Advance payments: If Medicare contractors are unable to process claims within established time limits because of administrative problems, such as contractor system malfunction or implementation problems, advance payment may be available to keep resources flowing to physician practices.

ICD-10 communication center: CMS will set up a communication center to monitor the implementation of ICD-10 in an effort to quickly identify and resolve issues related to the transition. As part of the center, CMS will have an ICD-10 ombudsman to help receive and triage physician and provider issues.

These provisions are a culmination of organized medicine's efforts to convince CMS of the need for a transition period to avoid financial disruptions during this time of tremendous change. The California Medical Association (CMA) has been working closely with the American Medical Association (AMA) and other medical associations, urging CMS to help mitigate the impact of the transition. Most recently, CMA, AMA and other large state medical associations (New York, Texas and Florida), met with CMS and Congressional leadership, urging them to support a two-year grace period during which physicians would not have claims delayed, denied or subject to audits because of simple ICD-10 errors.
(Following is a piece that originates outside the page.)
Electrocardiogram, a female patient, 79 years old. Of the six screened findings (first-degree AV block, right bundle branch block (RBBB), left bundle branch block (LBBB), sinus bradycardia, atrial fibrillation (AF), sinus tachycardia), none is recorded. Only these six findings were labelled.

ICD-10 education and training available

Recognizing that health care providers need help with the transition, CMS, AMA and CMA are also working to make sure physicians and other providers are ready for the October 1 transition to the new ICD-10 code sets. CMS and AMA will be offering webinars, on-site training, educational articles and national provider calls to help physicians and other health care providers prepare for the transition. For more information, see CMS's ICD-10 provider page and AMA's ICD-10 web page.
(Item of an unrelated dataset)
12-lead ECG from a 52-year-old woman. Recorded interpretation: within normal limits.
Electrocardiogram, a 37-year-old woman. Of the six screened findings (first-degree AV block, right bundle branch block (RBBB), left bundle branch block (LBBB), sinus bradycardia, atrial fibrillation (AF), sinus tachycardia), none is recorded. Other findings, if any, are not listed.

CMA, in partnership with its local county medical societies and the California Medical Group Management Association, is offering two-day ICD-10 code set seminars around the state. The two-day boot camps include 16 hours of intensive general ICD-10 code set training, along with hands-on coding exercises. To view the available dates and locations, visit the CMA event calendar. For the latest ICD-10 news and updates, see CMA's ICD-10 resource page and visit AMA Wire.

Physicians should be aware the Medicare claims processing systems will not have the capability to accept ICD-9 codes for dates of services after September 30, 2015, nor will they be able to accept claims for both ICD-9 and ICD-10 codes.

Slight increase to Medicare reimbursement rates effective as of July 1

A 0.5 percent physician payment increase will go into effect for dates of service from July 1 through December 31, 2015. This mid-year increase is a result of the Medicare Access and CHIP Reauthorization Act. The Centers for Medicare & Medicaid Services released the updated RVU files reflecting the payment increase and new conversion factor, $35.9335 (previously $35.7547).

Noridian, the Medicare Administrative Contractor for California, has posted the new fee schedule that will be in effect from July 1 through December 31, 2015. There will be an additional 0.5 percent increase on January 1, 2016.